■ Brief: Reproduce the entries in full and exactly. Pictures stay out.

■ Records for this exercise:
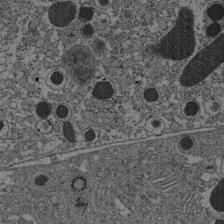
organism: C57BL Mouse
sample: Pancreatic islet
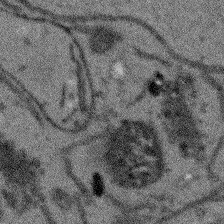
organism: Arabidopsis thaliana
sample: Root tip
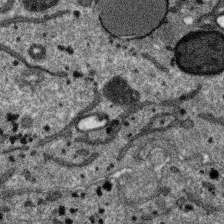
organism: Human
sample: Lung epithelial cells infected with SARS-CoV-2
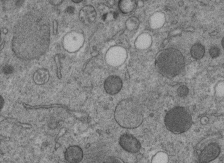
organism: C. elegans
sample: C. elegans embryo early stage
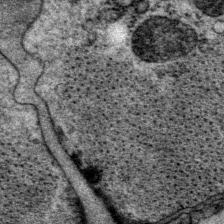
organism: P. pacificus
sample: Pharynx
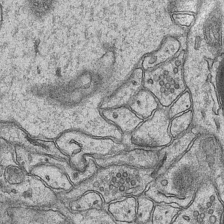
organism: Mouse
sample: CA1 Hippocampus
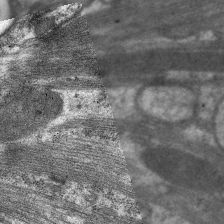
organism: C. elegans
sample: Pharynx
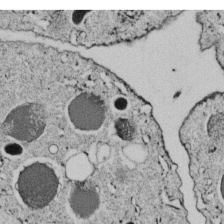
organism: C. elegans
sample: C. elegans embryo early stage
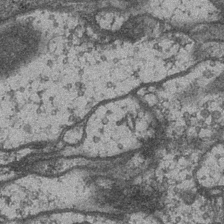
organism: Drosophila
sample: Optic medulla
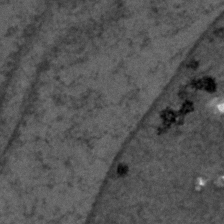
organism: C. elegans
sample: C. elegans embryo
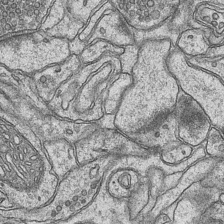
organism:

■ Exercise response:
organism: C57BL Mouse
sample: Pancreatic islet
organism: Arabidopsis thaliana
sample: Root tip
organism: Human
sample: Lung epithelial cells infected with SARS-CoV-2
organism: C. elegans
sample: C. elegans embryo early stage
organism: P. pacificus
sample: Pharynx
organism: Mouse
sample: CA1 Hippocampus
organism: C. elegans
sample: Pharynx
organism: C. elegans
sample: C. elegans embryo early stage
organism: Drosophila
sample: Optic medulla
organism: C. elegans
sample: C. elegans embryo
organism:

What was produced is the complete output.